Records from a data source
= Beginning of Section =
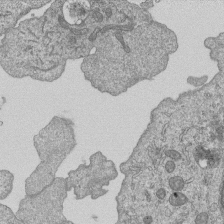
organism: Human
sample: MDA-MB-231 cells
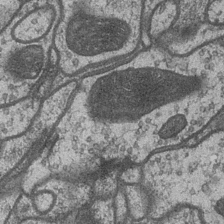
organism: Drosophila
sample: Optic medulla
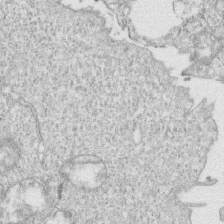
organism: Human
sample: HeLa cell HIV synapse
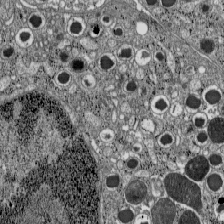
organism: C57BL Mouse
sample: Pancreatic islet
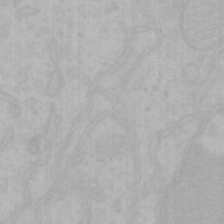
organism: Mouse
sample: Choroid plexus
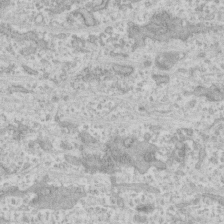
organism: Human
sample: CRL-1474
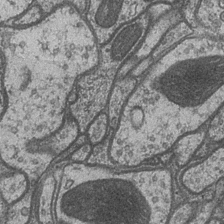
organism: Drosophila
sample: Optic medulla
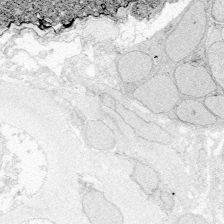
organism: Zebrafish
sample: Whole-Brain
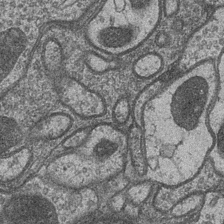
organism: Drosophila
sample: Optic medulla
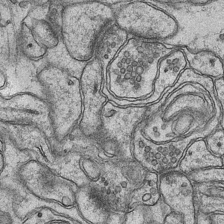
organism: Mouse
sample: CA1 Hippocampus
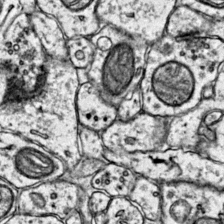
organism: Mouse
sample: Primary visual cortex
= End of Section =
What this task involves – Where a line of the data includes the string "sample", list that line.

The answer –
sample: MDA-MB-231 cells
sample: Optic medulla
sample: HeLa cell HIV synapse
sample: Pancreatic islet
sample: Choroid plexus
sample: CRL-1474
sample: Optic medulla
sample: Whole-Brain
sample: Optic medulla
sample: CA1 Hippocampus
sample: Primary visual cortex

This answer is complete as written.